Ulubiona formacja może stanowić pewną przeszkodę

Jak już wyżej zostało wspomniane, bez dwóch zdań ukochaną formacją Postecoglou jest ustawienie 1-4-3-3. Ten fakt budzi pewien niepokój i zastanowienie u fanów Kogutów. W końcu ich drużyna jest przyzwyczajona do gry z trójką środkowych obrońców.

Wytyczne, które Postecoglou zazwyczaj wyznaczał dla swoich graczy raczej nie znajdą skutecznego zastosowania w północnej części stolicy Anglii. Kogutom brakuje, bowiem bocznych obrońców, którzy potrafiliby dobrze radzić sobie z piłką przy nodze i wspierać środek pola.
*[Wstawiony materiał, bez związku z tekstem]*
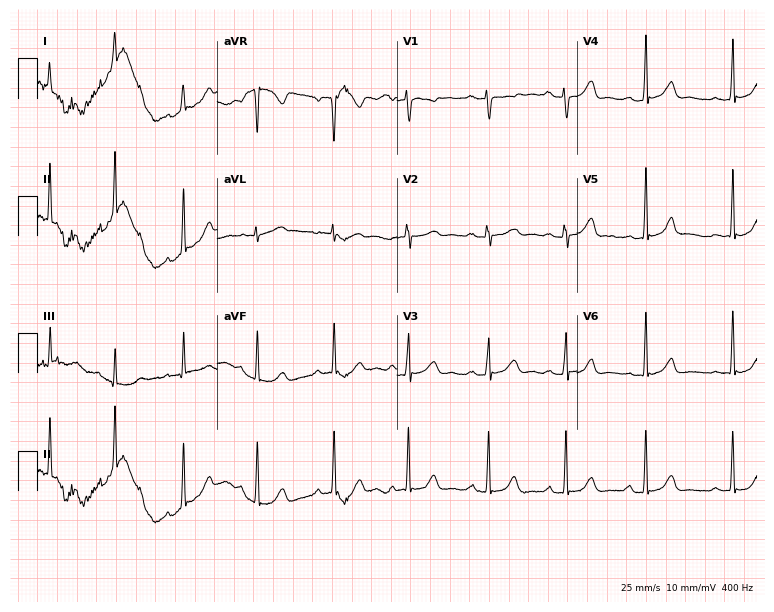
12-lead ECG from a 27-year-old female. Recorded interpretation: within normal limits.

Podobną luką jest pozycja defensywnego pomocnika, która w szeregach Kogutów kuleje zresztą już od dłuższego czasu.

Mając to wszystko na uwadze można być pewnym, że przed Spurs dużo pracy na rynku podczas tegorocznego letniego okienka transferowego. Z Postecoglou powinien być to owocny czas mając na uwadze jego doświadczenie w odpowiednim wybieraniu nowych graczy do składu po przyjściu do klubów, by dopasować ich do swojej taktyki.

Pewne trudności może wywoływać też szybka aklimatyzacja i przyswojenie myśli 57-letniego Australijczyka przez piłkarzy stołecznej drużyny. Przeskok i różnice pomiędzy stylem gry preferowanym przez Conte i Postecoglou są naprawdę dość wyraźne. Niewykluczone, więc, że nowy szkoleniowiec będzie potrzebował czasu, by zaczął osiągać oczekiwane rezultaty, a fani Tottenhamu mogli wreszcie oglądać drużynę pełną polotu i ofensywnego stylu gry.